**Problem details**
Could you transcribe exactly the lines below, from the line with "Front-side shot of" through the line with "Oddvar munksgaard park", and nothing else, leaving out the pictures?

**Exercise data**
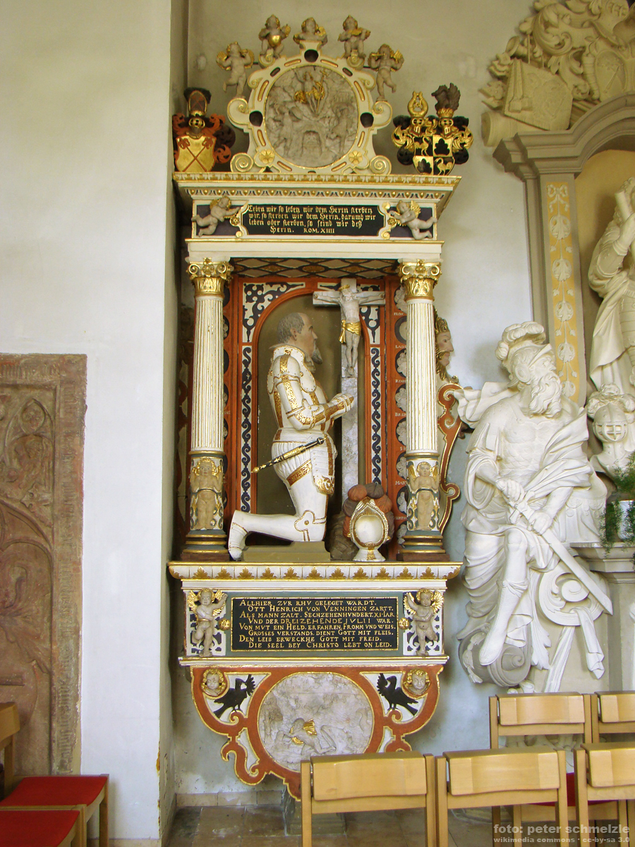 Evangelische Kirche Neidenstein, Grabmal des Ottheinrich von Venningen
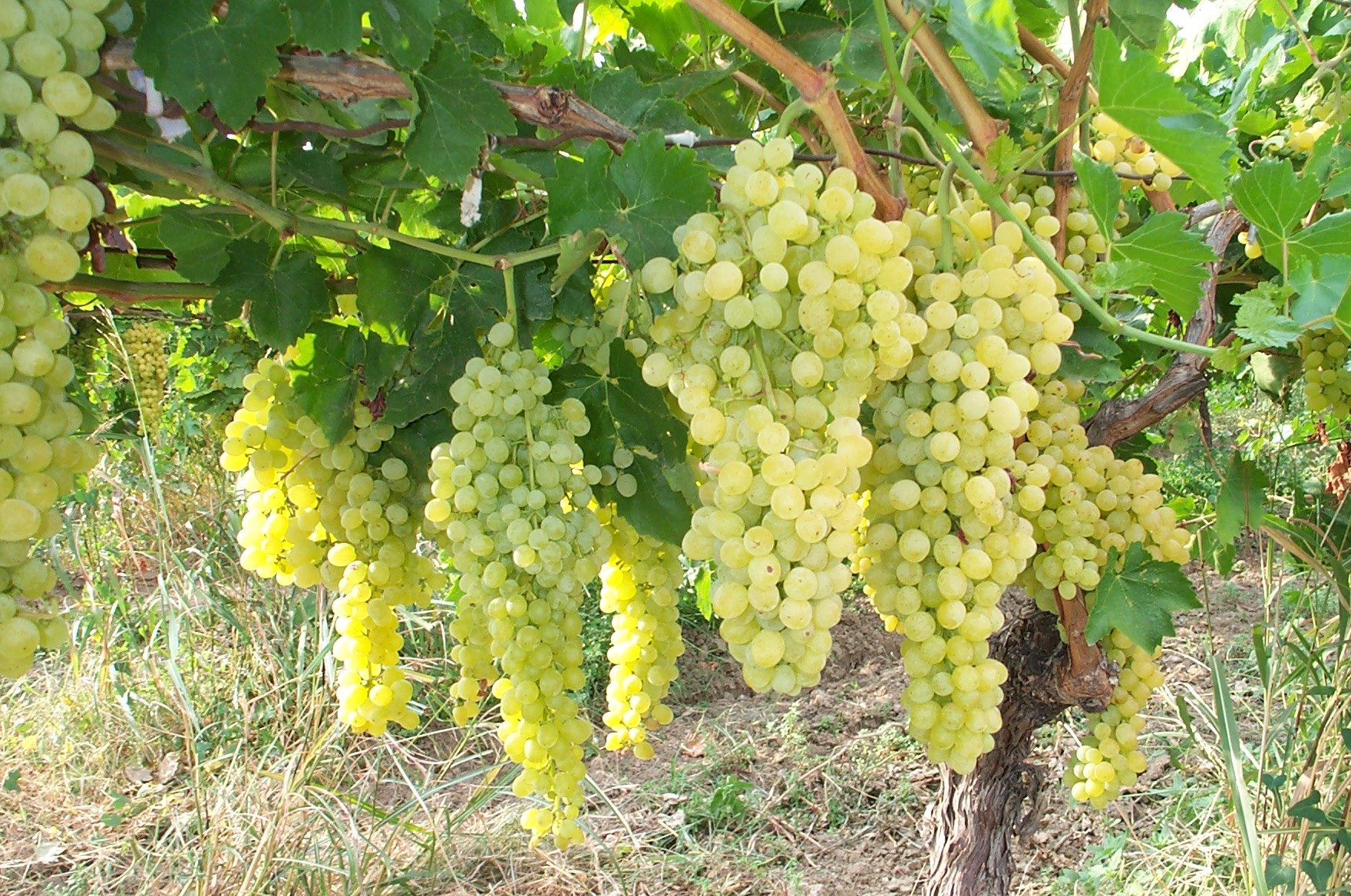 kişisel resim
---
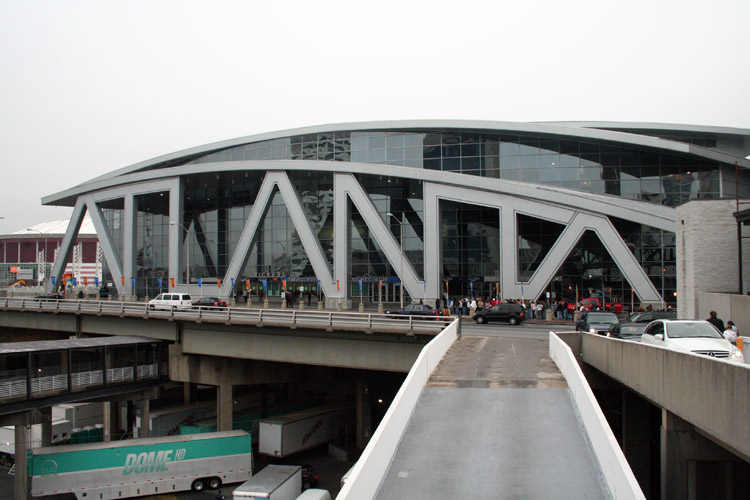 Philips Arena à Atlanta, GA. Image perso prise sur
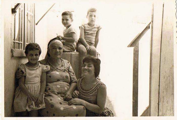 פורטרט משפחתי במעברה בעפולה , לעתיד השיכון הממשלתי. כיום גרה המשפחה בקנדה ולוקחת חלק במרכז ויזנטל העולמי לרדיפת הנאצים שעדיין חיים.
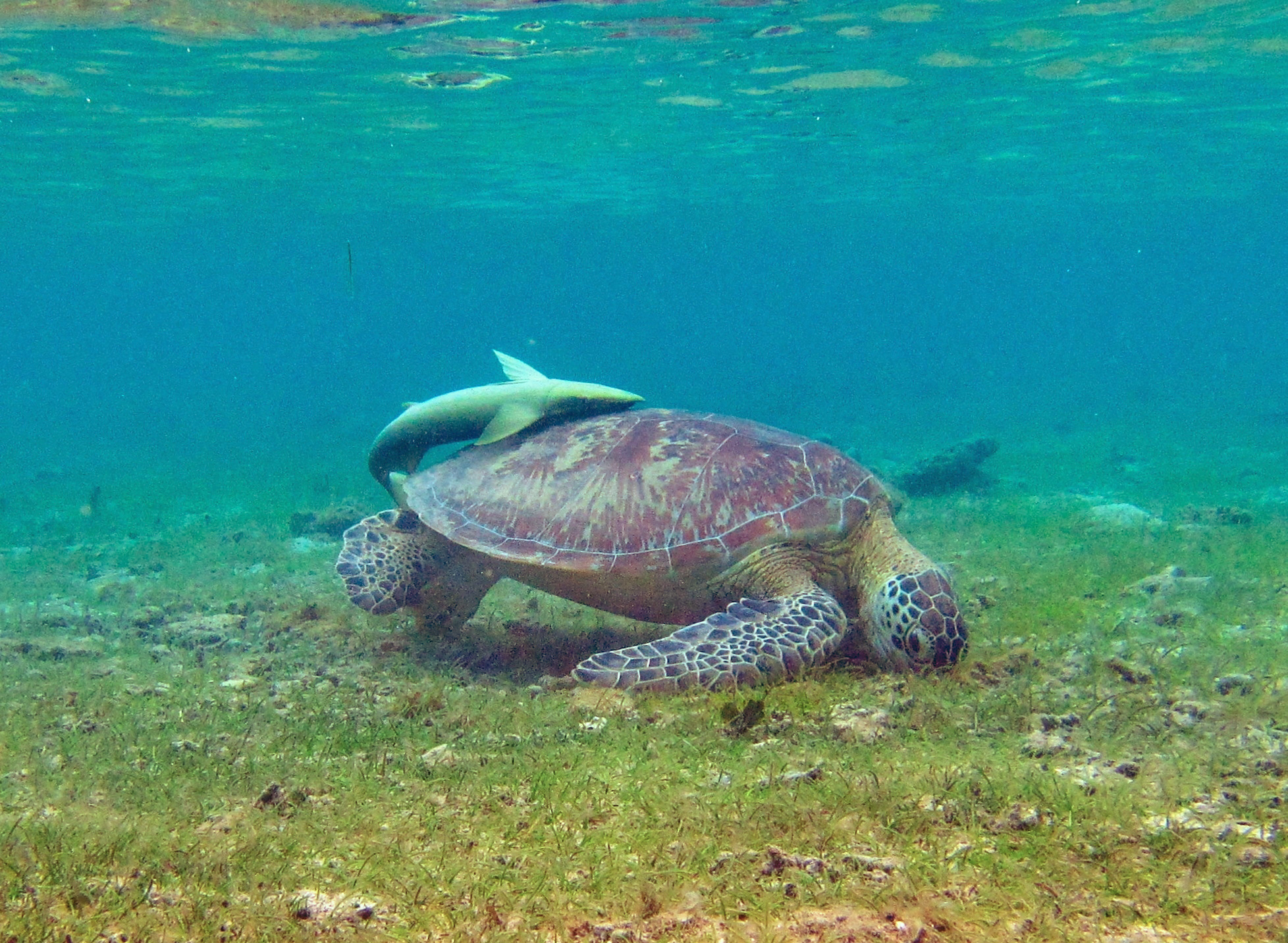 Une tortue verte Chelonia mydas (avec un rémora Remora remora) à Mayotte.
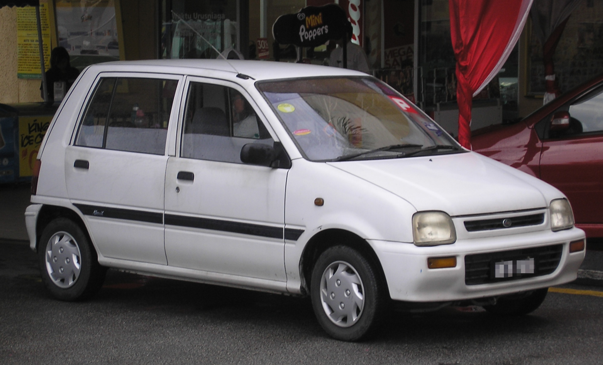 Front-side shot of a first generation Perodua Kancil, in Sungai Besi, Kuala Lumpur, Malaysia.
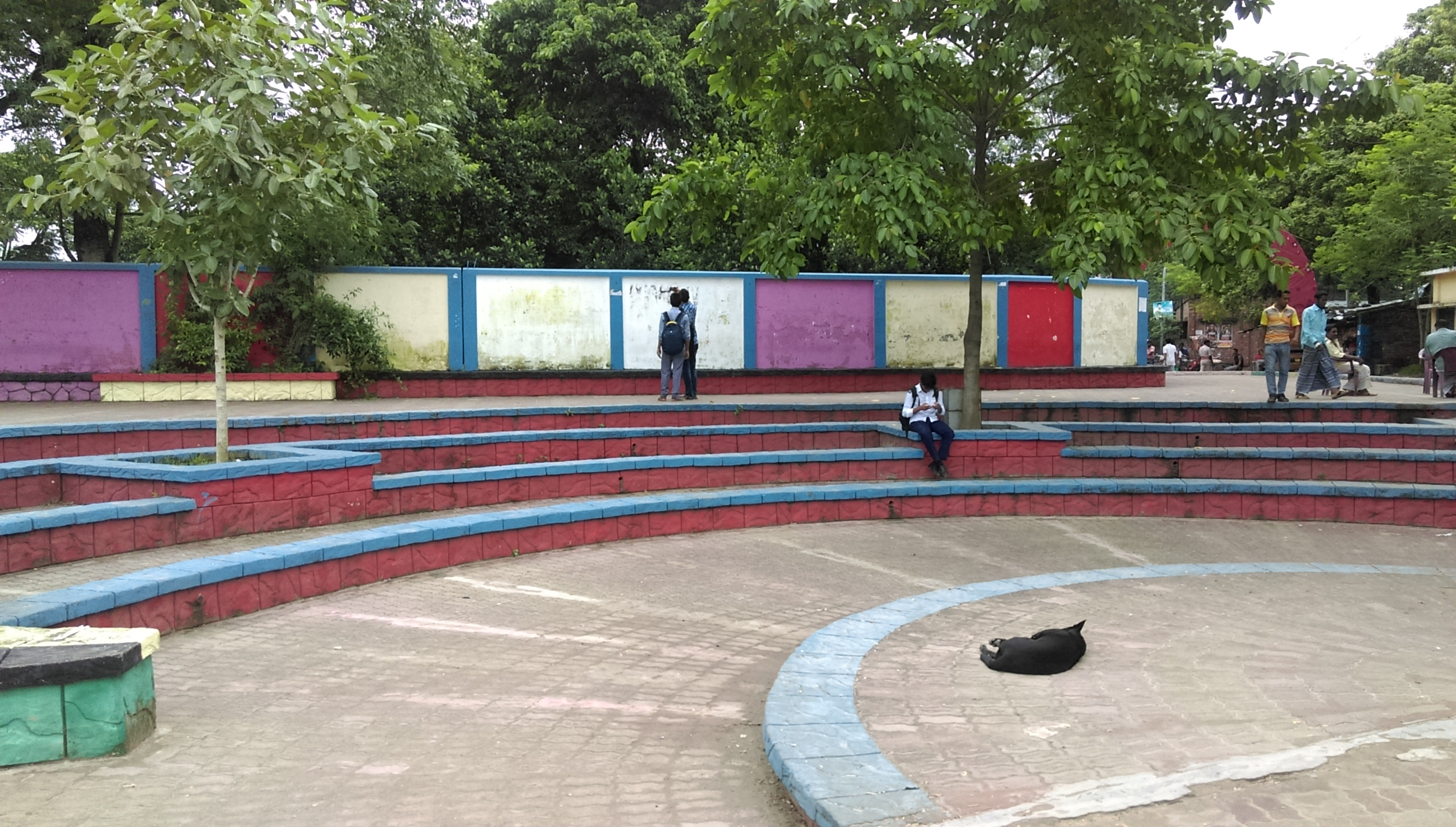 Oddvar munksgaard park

**Expected answer**
 Front-side shot of a first generation Perodua Kancil, in Sungai Besi, Kuala Lumpur, Malaysia.
 Oddvar munksgaard park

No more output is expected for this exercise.